The other day I was tearing up. My eyes were watering as I was contemplating a predicament. The empathy that I normally am burdened with was under high duress as I wrote a chapter that placed a character in a position that was truly worse than death…
I am used to writing passages that place characters in my stories into positions that put them through literal hell. For instance, I nearly tortured Safiya, the Syrian Sentry from The Dangerous Life of Agnes Pyle with nearly insurmountable burdens placed upon her, including the deaths of many loved ones that happened right before her eyes, and she being unable to do anything about it.
The other day, however, I took it to a level I didn’t think I was sure I could do.

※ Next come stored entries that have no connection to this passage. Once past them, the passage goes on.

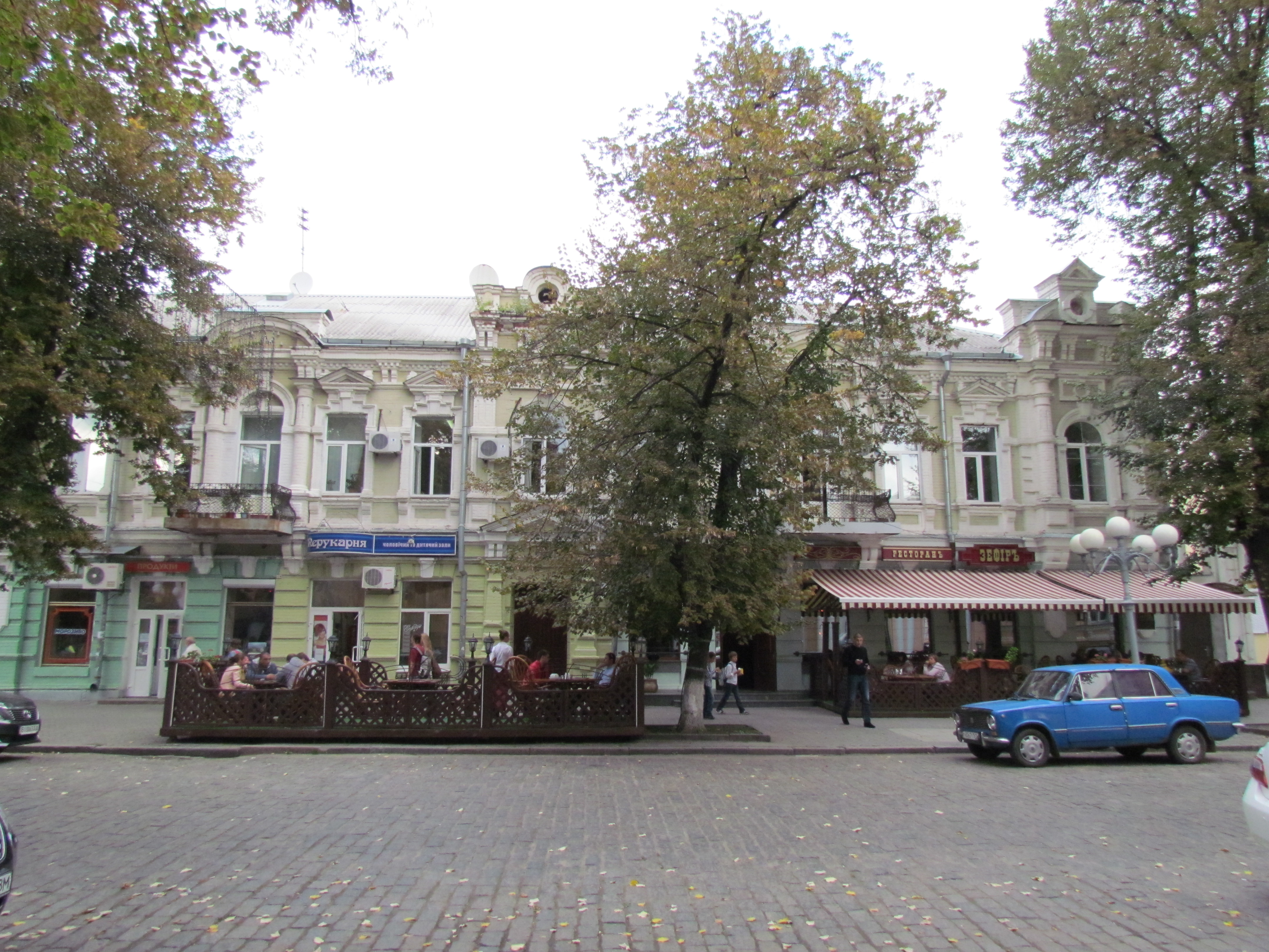 Акцизне відомство (Житловий будинок з магазином)
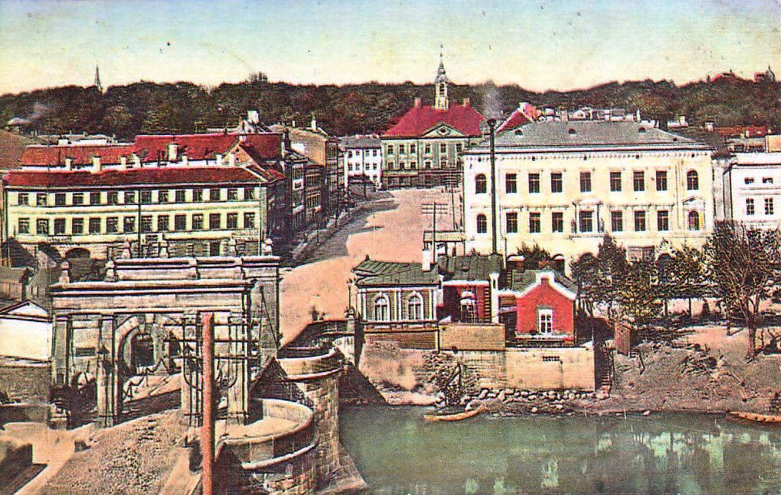 Vaade Kivisillalt Tartu raekojale
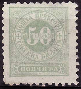 Доплатная марка Черногории из первой серии.
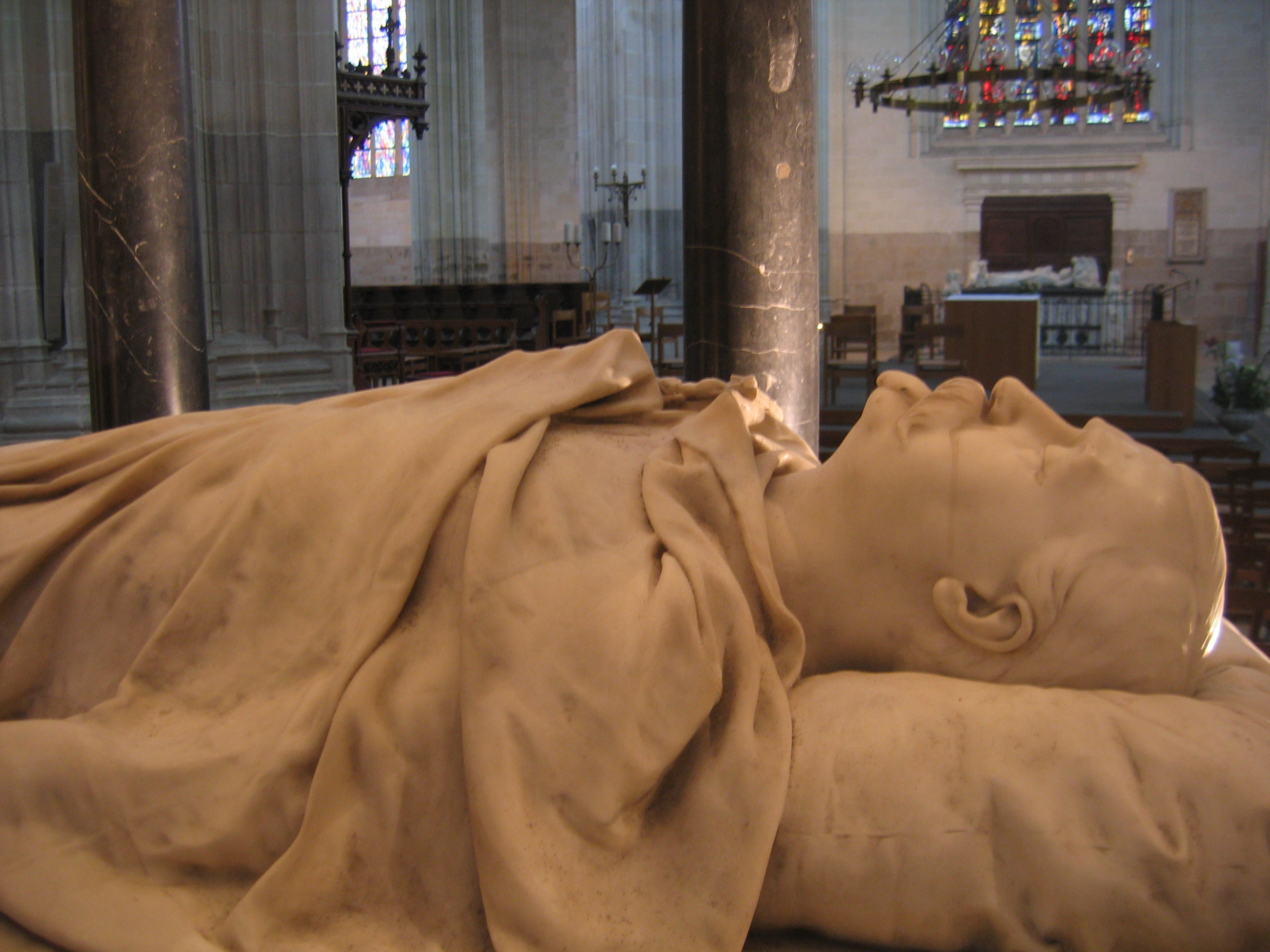 Cénotaphe du général Juchault de La Moricière, cathédrale de Nantes (détail du gisant)
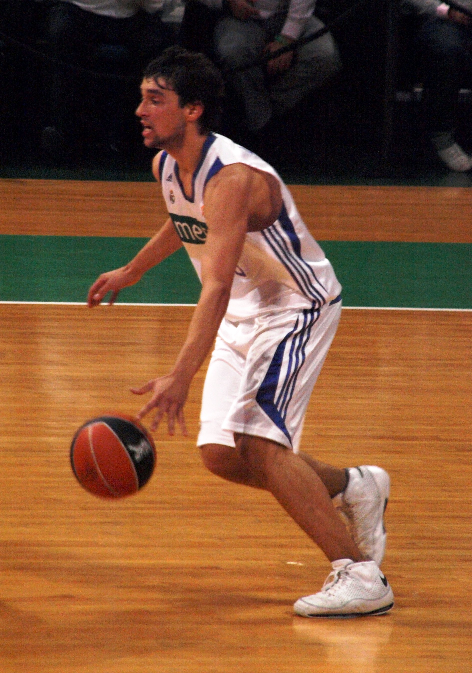 Sergio Llul en el partido que enfrentó al Real Madrid y al DKV Joventut en el Olímpico de Badalona en noviembre de 2008
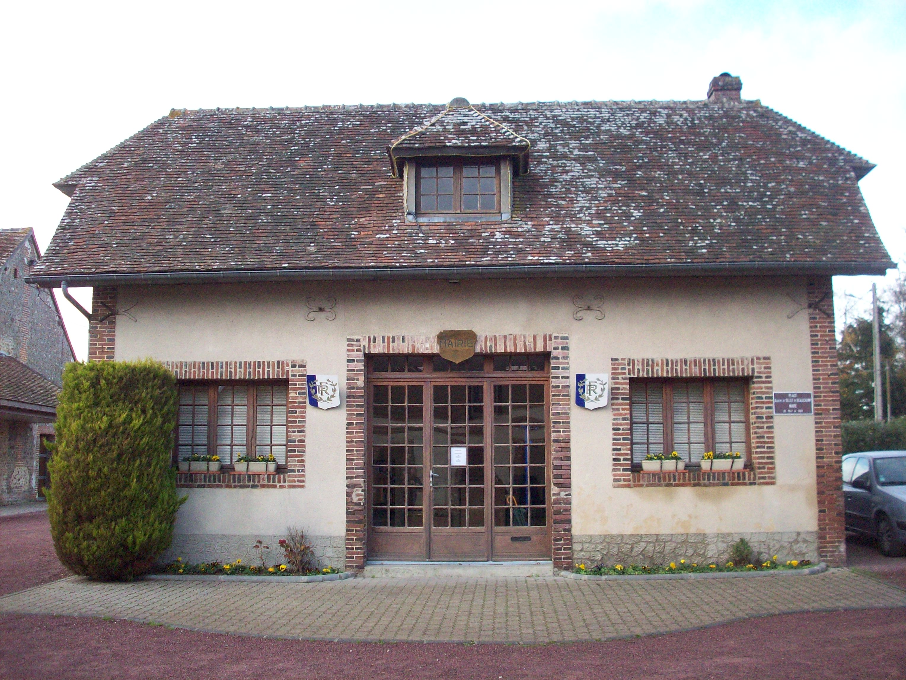 Mairie de Chaise-Dieu-du-Theil.
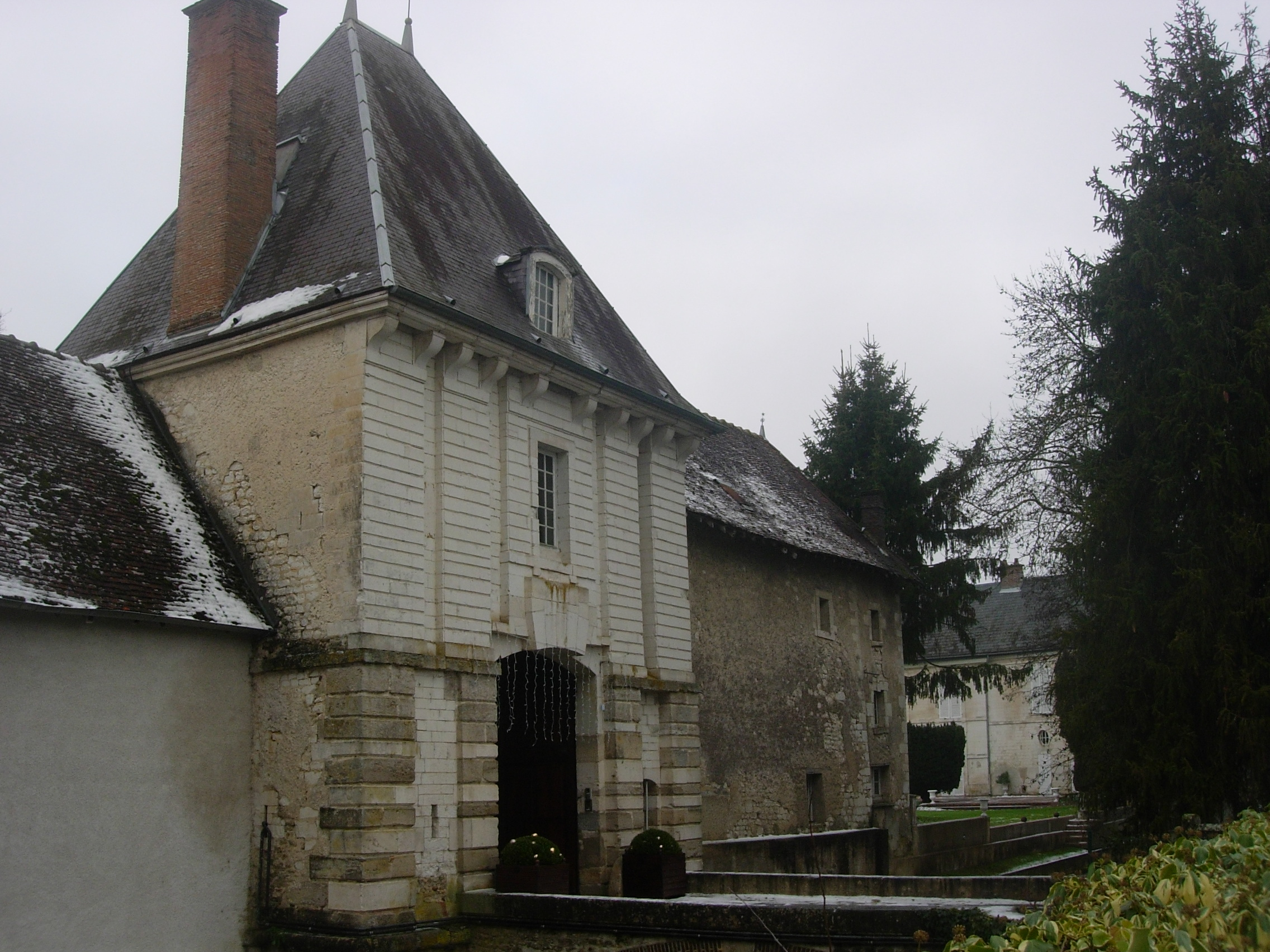 Château de Rosières-près-Troyes construit par Perrault
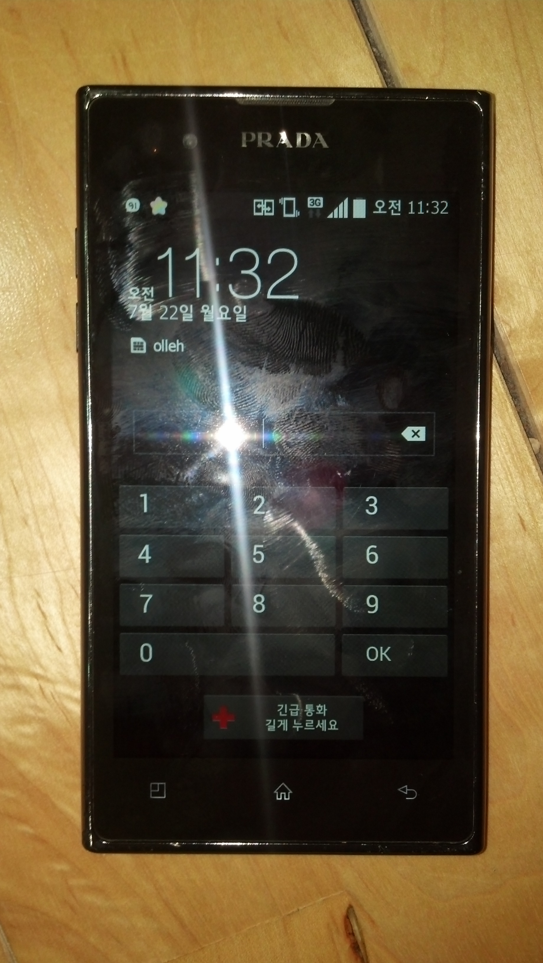 LG 프라다 3.0

In writing Of Earth and Ice, I wrote the events to a planned character death… and holy shit I didn’t think that I could fuck a character up more than I am doing now. I almost feel cruel.
Thankfully this is all fiction, right?
I jest, but it does speak to the idea of facing the darkness inside us all. As a writer, we have to dream up these outlandish scenarios in order to create drama. Or more importantly, to create an obstacle for the protagonist to overcome.
I have a friend who one time looked at me after discovering I was a writer and he said something along the lines of writers being crazy. He talked about how we dream up all this crazy stuff, that in fact, we are crazy ourselves. Maybe he was onto something.